Yes, I agree with your proposal @Datseris. Our research group is currently busy with other projects, but we will join you in your work on the repository you mentioned as soon as possible. We will share any updates via email.
Thanks for the relpy @giusdam ! If possible, we would prefer to get updates on GitHub by e.g., opening an Issue on the repo https://github.com/JuliaDynamics/ABM_Framework_Comparisons so that all Agents.jl core development team and frequent contributors can see them.

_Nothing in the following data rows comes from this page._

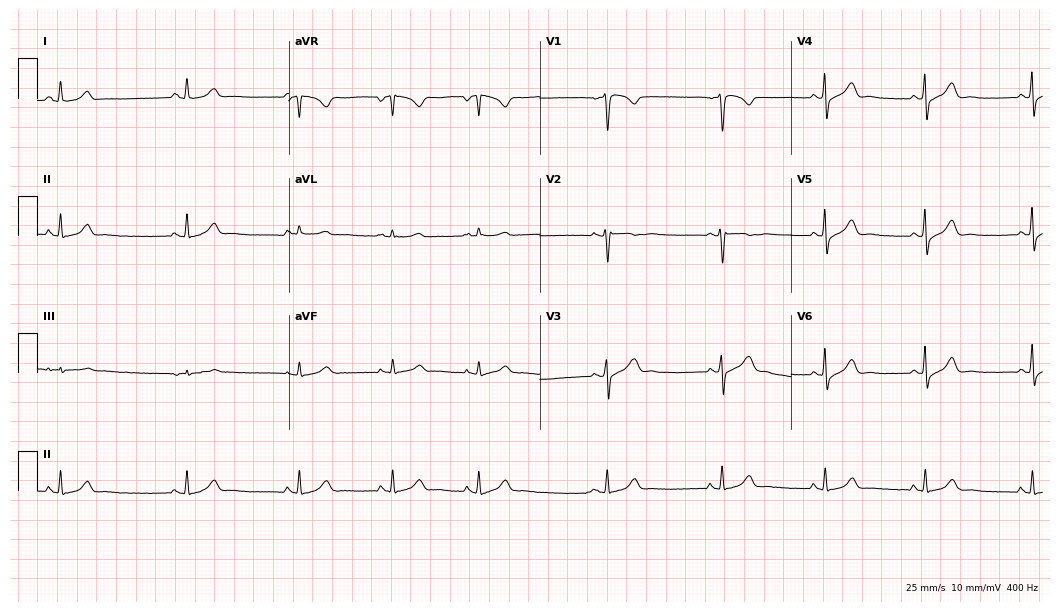
ECG — a female patient, 30 years old. Labelled as a normal ECG.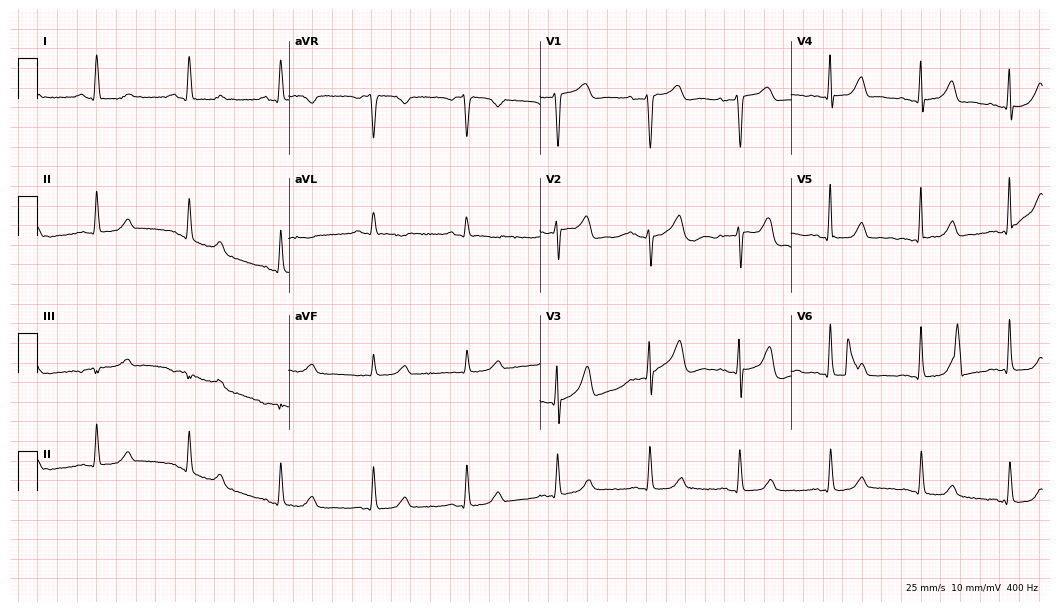
Resting 12-lead electrocardiogram (10.2-second recording at 400 Hz). Patient: a 62-year-old female. Read as a normal ECG.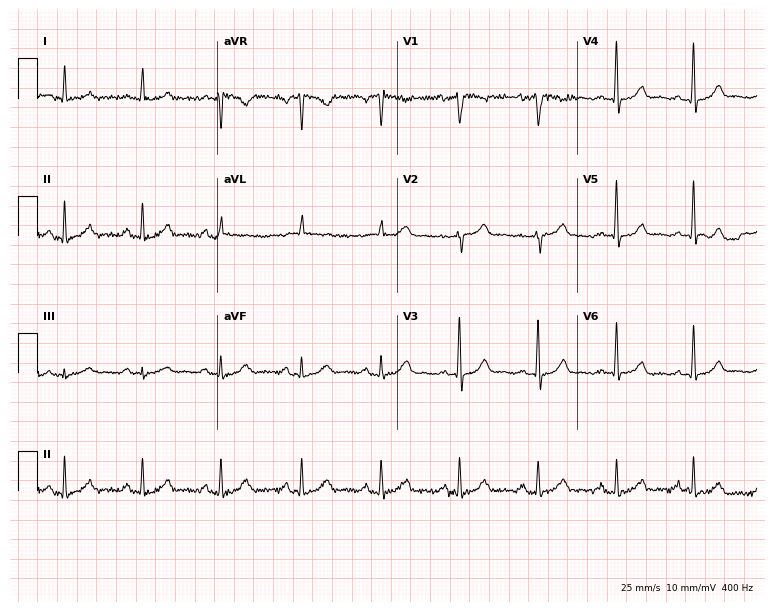
ECG — a 35-year-old female patient. Screened for six findings — first-degree AV block, right bundle branch block, left bundle branch block, sinus bradycardia, atrial fibrillation, sinus tachycardia — none is recorded. Findings outside these six are not listed.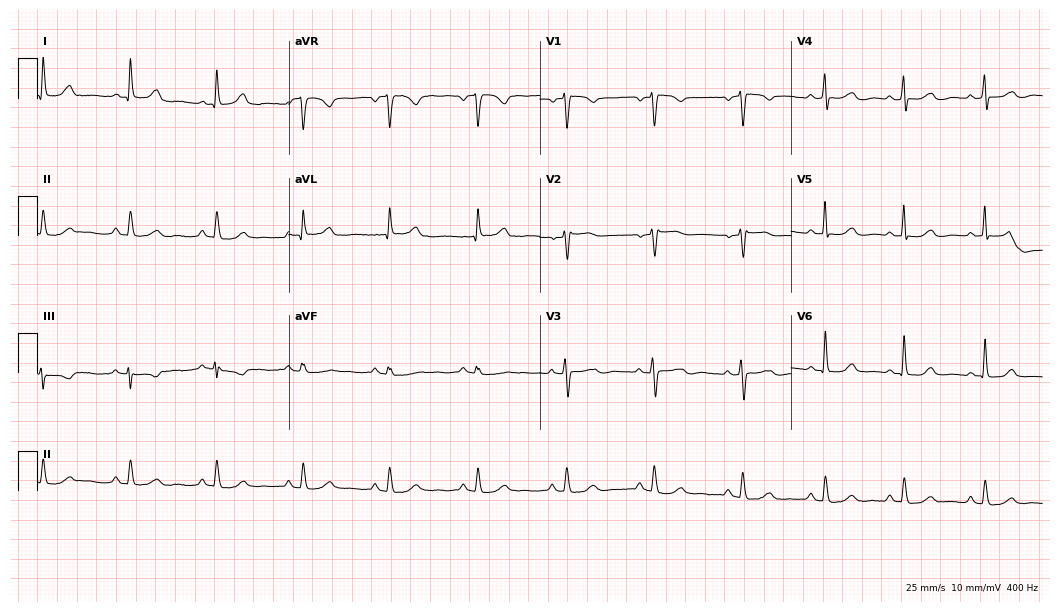
12-lead ECG from a female patient, 79 years old (10.2-second recording at 400 Hz). Recorded interpretation: within normal limits.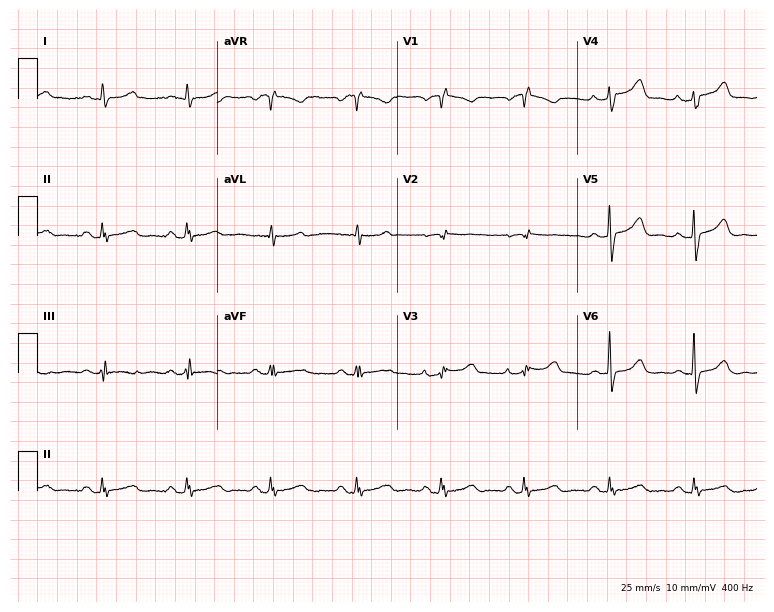
ECG (7.3-second recording at 400 Hz) — a 77-year-old woman. Screened for six findings — first-degree AV block, right bundle branch block (RBBB), left bundle branch block (LBBB), sinus bradycardia, atrial fibrillation (AF), sinus tachycardia — none is recorded.

I was reading the paper related to this benchmark repository and noticed that the performance results about Agents.jl seem wrong, in particular in this figure
I saw that sometimes the Mesa framework beats the Agents.jl one, for example in the Forest Fire model. I have experience with Mesa and I know for sure that it can't happen in a fair comparison since Python is slow compared to Julia, you can also look here: https://juliadynamics.github.io/Agents.jl/stable/comparison/ where Agents.jl and other frameworks are compared and Agents.jl is 120 times faster than Mesa in running Forest Fire. I think that following the benchmark methodology which allowed the Agents.jl devs to compare the two frameworks can produce fairer benchmarks, you can find it at https://github.com/JuliaDynamics/ABM_Framework_Comparisons. Looking at the code for the benchmark in this repo and considering that the time results for Agents.jl always start approximately from 10 seconds in the figure, I think that the problem is that you considered the so called "time to first plot" as part of the timing, I think that removing that time could make Agents.jl one of the fastest if not the fastest framework.